Jeff Strickland wrote:

"Mike Vandeman" wrote in message
...
\Date: Sun, 15 Apr 2007 20:31:42 -0400

Yep, pretty scary... and impacts on humans too...

http://news.independent.co.uk/enviro...cle2449968.ece



Actually, IF this turns out to be accurate, it is scary stuff indeed.

Sad thing is, it's probably not scary for the reason YOU think it's
scary. The problem becomes, the affect of loss of bees might have on
human populations. I'm certain that your view is that the loss of bees is
important to the bees, and that radio waves are bad for people. Radio
waves are not directly bad for people, but if they are bad for bees, then
bad things happening to bees might be bad for people.

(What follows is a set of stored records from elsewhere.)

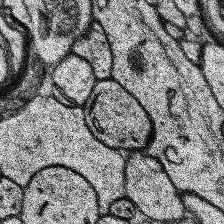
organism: Human
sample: Temporal Lobe
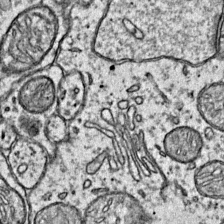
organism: Mouse
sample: Primary visual cortex
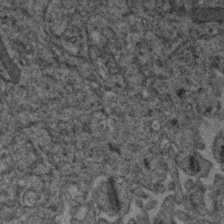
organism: Human
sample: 1205lu cells
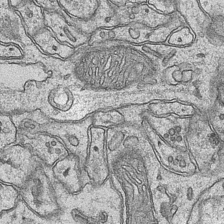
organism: Mouse
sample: CA1 Hippocampus
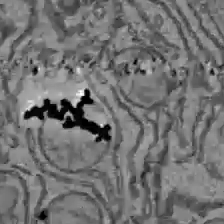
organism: C57BL Mouse
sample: Liver
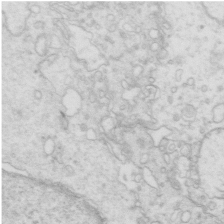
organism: Mouse
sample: Multiciliated cells
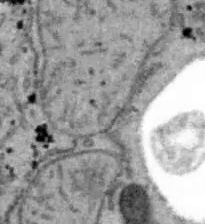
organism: Mouse
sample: Liver from an obese (ob/ob) mouse

The story appears to have something to it!

Central or Southern Canada is also having bee disappearance issues big
time. It is in the major Toronto newspapers this week.



FINALLY, Vandeman is worried about something that appears to have merit. The
sad thing is, he is probably not worried about the aspects that carry the
merit.

Maybe he'll grace us with a logical explanation of his position.